Scalable Structure from Motion for Densely Sampled Videos
The key insight behind this paper is to effectively exploit coherence in densely sampled video input.
June 8, 2015
IEEE Conference on Computer Vision and Pattern Recognition (CVPR) 2015
Authors
Benjamin Resch (Disney Research/Tübingen University)
Hendrik Lensch (Tübingen University))
Oliver Wang (Disney Research)
Marc Pollefeys (ETH Zurich)
Alexander Sorkine-Hornung (Disney Research)

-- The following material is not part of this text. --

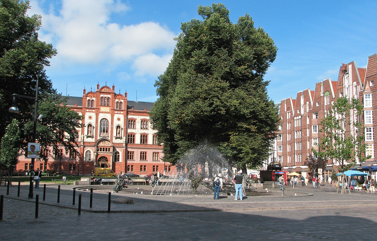 Beschreibung: Universitätsplatz in Rostock / Frontseite / Germany. Im Vordergrund der „Brunnen der Lebensfreude“ von Jo Jastram. Fotograf: Darkone, 17. August 2005

Scalable Structure from Motion for Densely Sampled Videos
Videos consisting of thousands of high-resolution frames are challenging for existing structure from motion (SfM) and simultaneous-localization and mapping (SLAM) techniques. We present a new approach for simultaneously computing extrinsic camera poses and 3D scene structure that is capable of handling such large volumes of image data. The key insight behind this paper is to effectively exploit coherence in densely sampled video input. Our technical contributions include robust tracking and selection of confident video frames, a novel window bundle adjustment, frame-to-structure verification for globally consistent reconstructions with multi-loop closing, and utilizing efficient global linear camera pose estimation in order to link both consecutive and distant bundle adjustment windows. To our knowledge, we describe the first system that is capable of handling high-resolution, high frame-rate video data with close to realtime performance. In addition, our approach can robustly integrate data from different video sequences, allowing multiple video streams to be simultaneously calibrated in an efficient and globally optimal way. We demonstrate high-quality alignment on a large scale challenging datasets, e.g., 2-20 megapixel resolution at frame rates of 25-120 Hz with thousands of frames.